My husband has a problem.
Not everyone knows about it and it's not something I like to talk about, but... the time has come for me to seek support.
Doug is addicted to Snoopy.
There. I said it.
As I type this, I am sitting on the couch with one small stuffed Snoopy and a couple of his siblings (Marbles and Belle, if you're curious). There are at least a few in every room, despite 10 years worth of efforts to stop the insanity. In the time that we have been married, I've only successfully convinced Doug to get rid of a few items. We still have dozens of stuffed animals, blankets, figurines, shirts, and various holiday decorations. But the Bane of my Existence is Handy.
Handy is a small, hand-sized, Snoopy that Doug has had for many years. Handy has his own vacation clothes, Halloween costume, and Christmas sweater. This dog accompanies Doug on trips, both business and pleasure. He has had his photo taken at Stonehenge. I haven't been to Stonehenge, but this stupid little dog has. He even made his way into our wedding photos. Don't get me started on that one.

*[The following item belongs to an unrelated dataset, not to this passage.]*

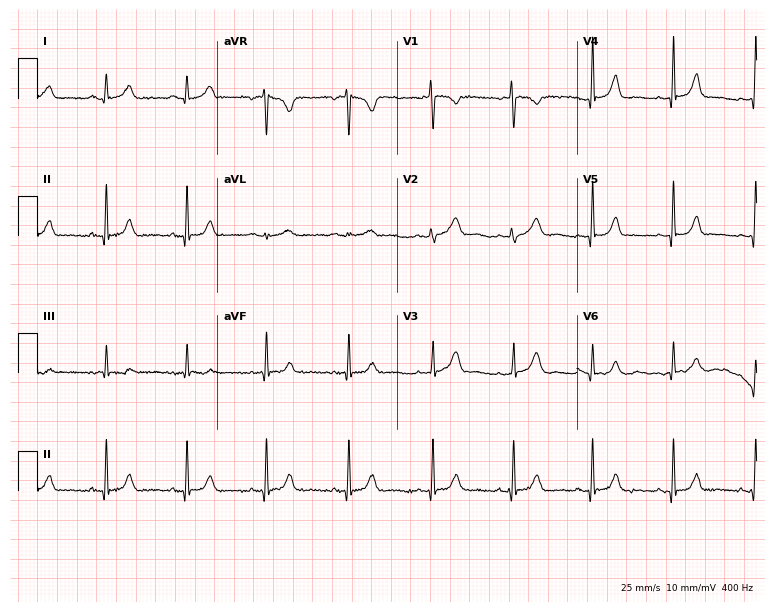
Electrocardiogram (7.3-second recording at 400 Hz), a woman, 32 years old. Of the six screened findings (first-degree AV block, right bundle branch block, left bundle branch block, sinus bradycardia, atrial fibrillation, sinus tachycardia), none is recorded.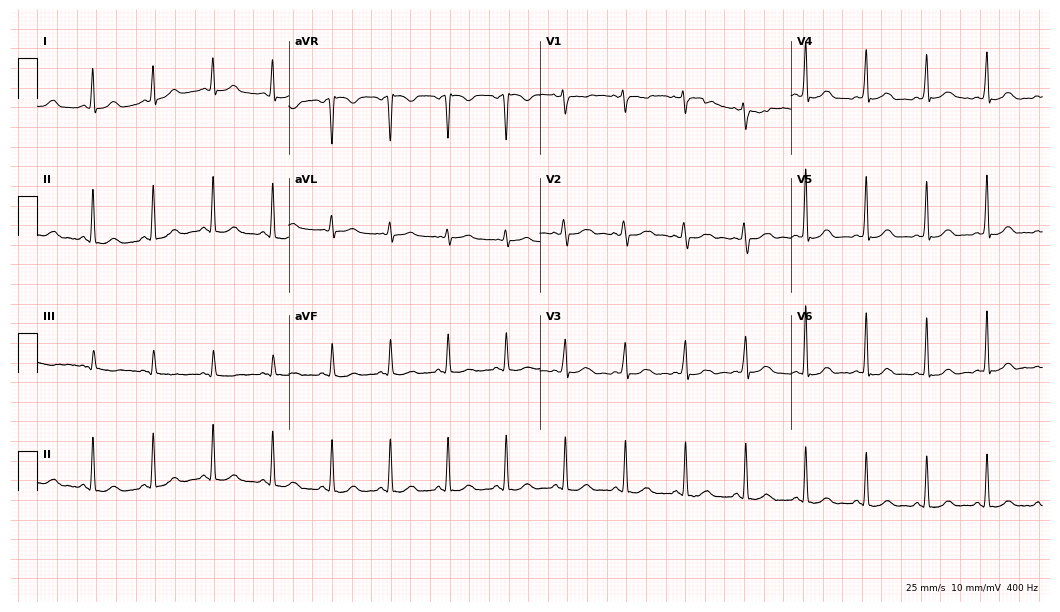
Electrocardiogram, a 35-year-old woman. Overall reading on record: normal ECG.

Well, it's time for me to draw the line. On Saturday, Doug left the house to run errands. When he returned home, I could tell by the look on his face that something was up. And then I saw this...
|You can't tell from this photo, but Doug's wearing a Snoopy shirt.|
I tried to seek help from Doug's brother, Keith. Unfortunately, he wasn't even willing to discuss the issue. Keith says he's been trying to talk to Doug about his problem for years and there's nothing more he can do.
Doug's parents won't be much help because his mother, Irene, is even further down this rabbit hole than he is. For every one Snoopy item in our house, there are two in hers.
And so, friends, I turn to you for support.
What's a girl to do when her husband buys underpants for his stuffed dog?!?